Modular implementation and framework for running weighted ensemble simulations in pure python, where the aim is to have simple things simple and complicated things possible. The latter being the priority.
The goal of the architecture is that it should be highly modular to allow extension, but provide a “killer app” for most uses that just works, no questions asked.
Comes equipped with support for OpenMM molecular dynamics, parallelization using multiprocessing, the WExplore and REVO (Resampling Ensembles by Variance Optimization) resampling algorithms, and an HDF5 file format and library for storing and querying your WE datasets that can be used from the command line.
The deeper architecture of wepy
is intended to be loosely coupled,
so that unforeseen use cases can be accomodated, but tightly
integrated for the most common of use cases, i.e. molecular dynamics.
This allows freedom for fast development of new methods.
Also see the full introduction.
Discussion takes place on riot.im (#wepy:matrix.org) which is a slack-like app that works on the Matrix protocol: https://riot.im/app/#/room/#wepy:matrix.org
You can also contact me directly:
samuel.lotz@salotz.info
Also see: Installation Instructions
To install from pip (which may be out of date):
pip install wepy[all]
Which will install most dependencies.
To install the optional, but likely desired feature, OpenMM you should probably just use the omnia channel on conda, otherwise you will need to compile it yourself.
conda install -c omnia openmm
There are some optional features you can install as well using the “extras” spec in pip. The base package aims to be very easy to install but lacks a lot of functionality that makes wepy truly useful. Currently, these are:
- mdtraj
- allows export of structures to the mdtraj format which has many writers for serialization, e.g. pdb, dcd, etc.
- all
- installs all extras
Check the setup.py file under ‘extras_requirements’ for the full listing.
pip install wepy[mdtraj]
You can always install from git as well for the latest:
pip install git+https://github.com/ADicksonLab/wepy.git
If installation went alright you should have this command line interface for working with orchestration available:
wepy --help
You can also try some of the scripting and automation tools the wepy repo uses.
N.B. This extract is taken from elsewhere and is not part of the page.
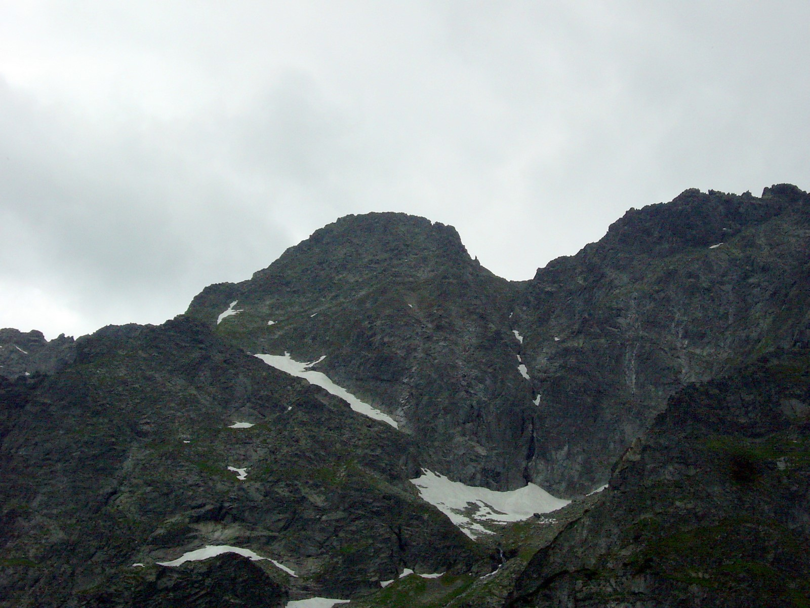 Mięguszowiecki Szczyt Czarny znad Morskiego Oka

For this you will need the invoke package (which we use kind of like the make tool).
So either install invoke via pip how you normally would on your system:
pip3 install invoke
Or source the bootstraph.sh file which will infer the directory you have installed anaconda in and install invoke to the base environment there:
. tooling.sh
Note if you don’t use the bootstrap config here you will have to set the ‘ANACONDA_DIR’ environmental variable in your shell for the automation to work properly. This can be done temporarily like in the bootstrap.sh configuration file, but probably you should be doing this in your shell configs.
Then you can run tasks via the invoke command line ‘inv’. To list the available tasks and their descriptions run:
inv -l
ATTENTION: these parts of the documentation are under construction now. Please check back for updates.
For a very quick sketch of how to use wepy see the quickstart.
It is recommended to read the User’s Guide before starting to use wepy, especially if you are new to programming or only have experience with older simulation engines and packages, as it will focus your attention on the relevant aspects.
If you are competent in object-oriented programming and python you can probably skip the first sections and head straight to the outline of simulation manager and its components in the user’s guide.
Otherwise you can head straight to the tutorials and examples.
The tutorials are ipython notebooks while the examples are collections of scripts showing you how you might actually run wepy in production.
There is an example with a pair of Lennard-Jones particles that runs on the reference implementation. This is the “Hello World” example and should be your starting point.
A more advanced (and interesting) example is a non-equilibrium unbinding WExplore simulation of the soluble epoxide hydrolase (sEH) protein with the inhibitor TPPU, which was the subject of this paper:
Lotz and Dickson. 2018. JACS 140 (2) pp. 618-628 (DOI: 10.1021/jacs.7b08572)
If you plan developing wepy read the Dev Guide.